ISO 27090: Understanding the Future Cybersecurity Standard for AI Systems

Artificial intelligence is redefining the scope of cybersecurity. In the face of systems capable of learning, reasoning, and acting autonomously, traditional approaches are no longer sufficient. It is against this backdrop that the ISO/IEC 27090 standard has emerged—currently in the FDIS (Final Draft International Standard) stage since July 2025, the stage preceding its official publication. A reference framework designed specifically to address the threats and failures unique to AI systems.

Whether you’re a CISO, an AI solutions provider, or a compliance officer, this article provides the insights you need to understand the benefits of AI and plan for its integration into your security strategy.

Why Traditional Cybersecurity Is No Longer Enough in the Face of AI

Cybersecurity has historically been based on three fundamental pillars: confidentiality, integrity, and availability (the CID triad). These principles have shaped decades of best practices, from access management to business continuity plans.
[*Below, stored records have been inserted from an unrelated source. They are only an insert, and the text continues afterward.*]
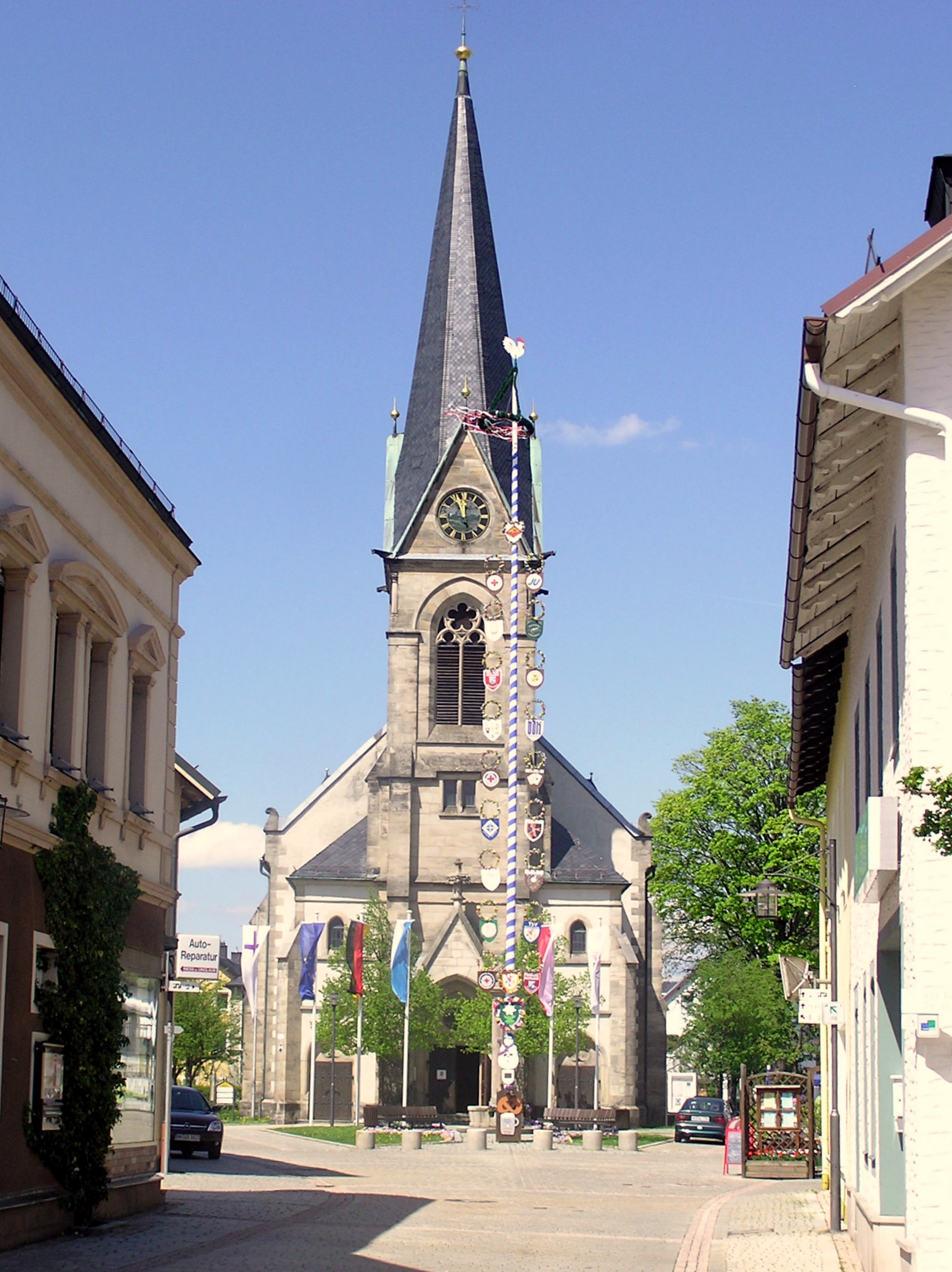 Evangelische Matthäuskirche Bischofsgrün
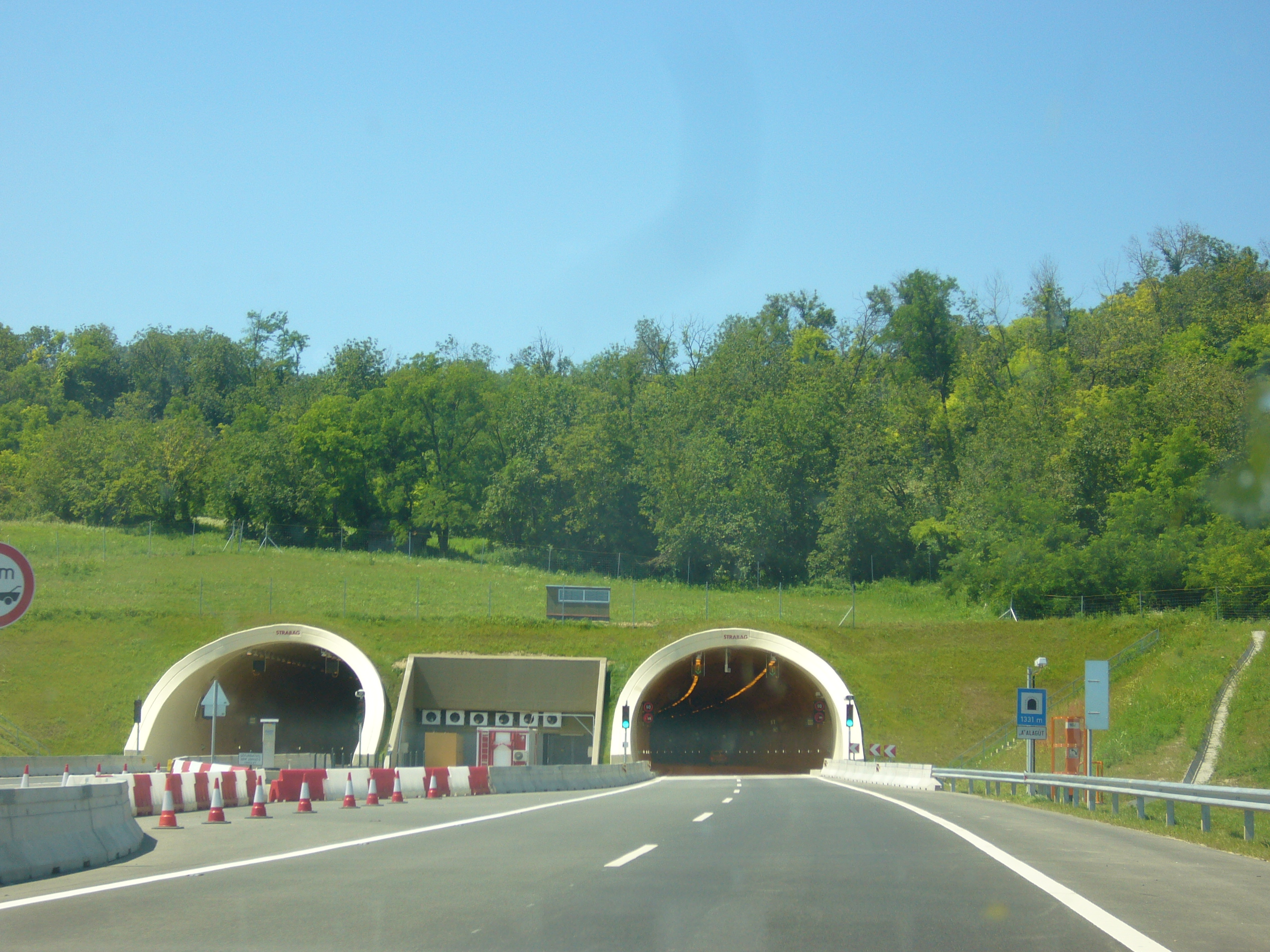 Az M6-os autópálya A jelű Bátaszék alagútjának bejárata (Szekszárd és Véménd között)
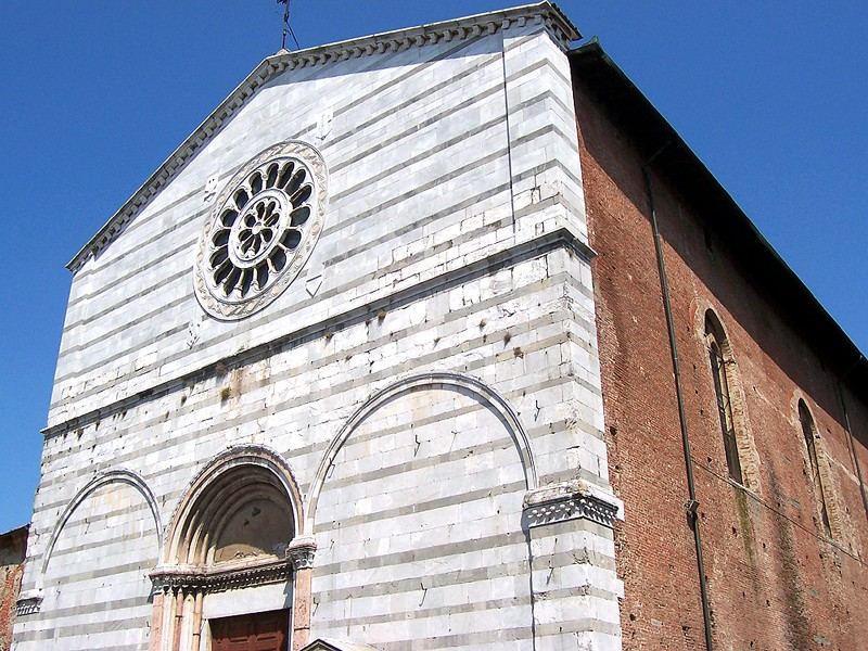 Lucca - Chiesa di S. Francesco
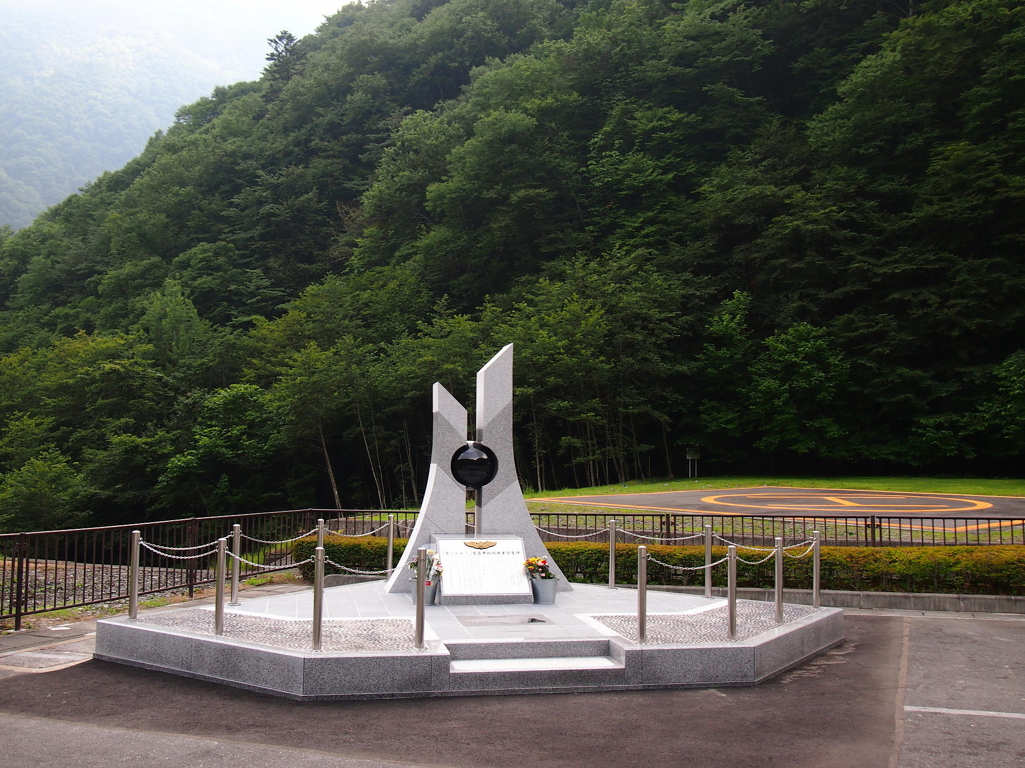 出会いの丘に建てられたあらかわ1墜落事故殉職者慰霊碑。2013/08/12撮影
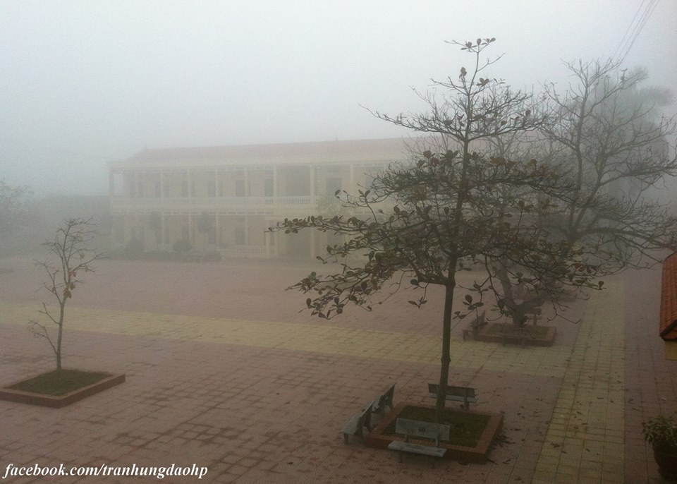 Ảnh Trường THPT Trần Hưng Đạo, Hải Phòng vào sáng mùa đông.
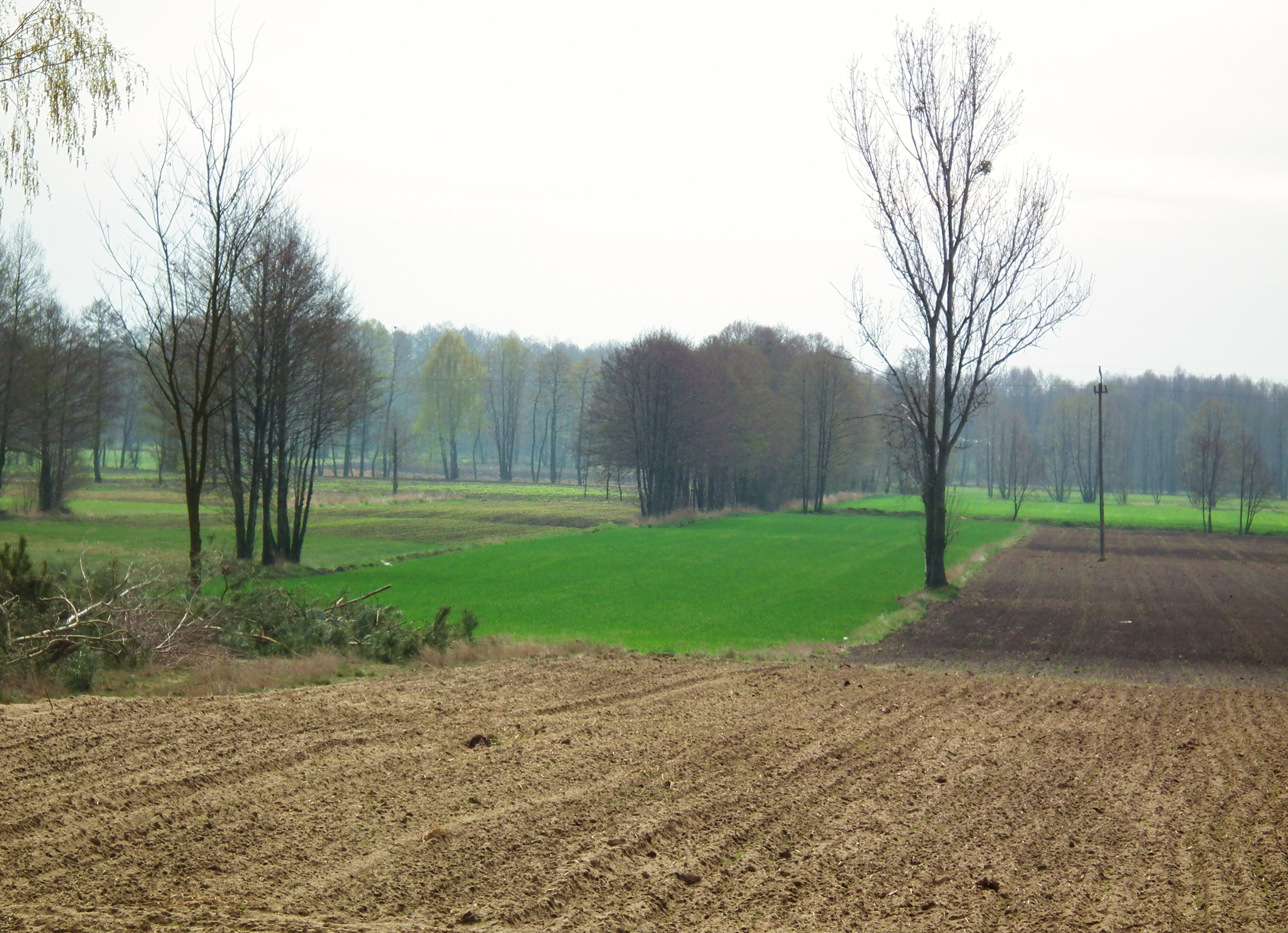 Okolice Koszelewskiej Łąki w Puszczy Pyzdrskiej.

But AI is fundamentally changing the game. Organizations are rolling out conversational assistants (ChatGPT, Copilot), autonomous agents, RAG (Retrieval-Augmented Generation) architectures, recommendation systems, and machine learning pipelines on a massive scale. These systems are no longer just software: they learn from data, interact with users, and can act autonomously.

This development introduces new attack vectors that traditional cybersecurity does not cover:

• Manipulating training data to bias a model

• Exploiting a model's outputs to extract sensitive data

• Prompt injection attacks to bypass security measures

• The theft or reconstruction of a proprietary model

Securing AI therefore means applying cybersecurity principles to a new generation of digital systems—using methods and tools tailored to their specific characteristics.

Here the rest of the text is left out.